Adversarial Attack and Defense of YOLO Detectors in Autonomous Driving Scenarios
This addresses the problem of adversarial attacks on object detection systems in autonomous vehicles, which is critical for safety but incremental as it builds on prior work by focusing on the objectness aspect.
The paper identifies a serious objectness-related adversarial vulnerability in YOLO detectors for autonomous driving and proposes an attack strategy that is 45.17% and 43.50% more effective than existing methods on KITTI and COCO traffic datasets, along with a defense approach that improves robustness by up to 21% and 12% mAP.

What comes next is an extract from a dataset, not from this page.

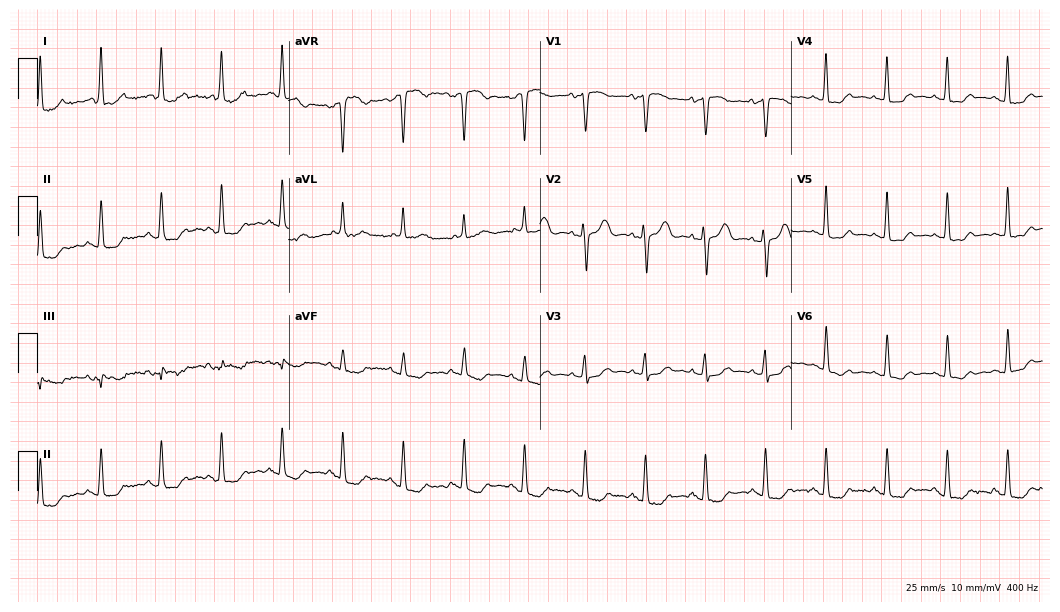
Standard 12-lead ECG recorded from a 76-year-old female (10.2-second recording at 400 Hz). None of these six findings is recorded: first-degree AV block, right bundle branch block (RBBB), left bundle branch block (LBBB), sinus bradycardia, atrial fibrillation (AF), sinus tachycardia. Only these six findings were labelled.
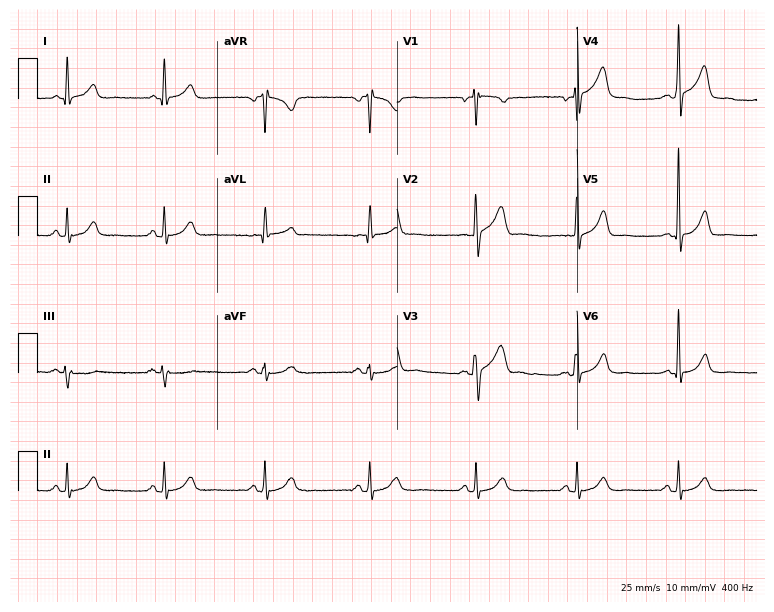
12-lead ECG from a man, 53 years old. Screened for six findings — first-degree AV block, right bundle branch block, left bundle branch block, sinus bradycardia, atrial fibrillation, sinus tachycardia — none is recorded.

Visual detection is a key task in autonomous driving, and it serves as a crucial foundation for self-driving planning and control. Deep neural networks have achieved promising results in various visual tasks, but they are known to be vulnerable to adversarial attacks. A comprehensive understanding of deep visual detectors' vulnerability is required before people can improve their robustness. However, only a few adversarial attack/defense works have focused on object detection, and most of them employed only classification and/or localization losses, ignoring the objectness aspect. In this paper, we identify a serious objectness-related adversarial vulnerability in YOLO detectors and present an effective attack strategy targeting the objectness aspect of visual detection in autonomous vehicles. Furthermore, to address such vulnerability, we propose a new objectness-aware adversarial training approach for visual detection. Experiments show that the proposed attack targeting the objectness aspect is 45.17% and 43.50% more effective than those generated from classification and/or localization losses on the KITTI and COCO traffic datasets, respectively. Also, the proposed adversarial defense approach can improve the detectors' robustness against objectness-oriented attacks by up to 21% and 12% mAP on KITTI and COCO traffic, respectively.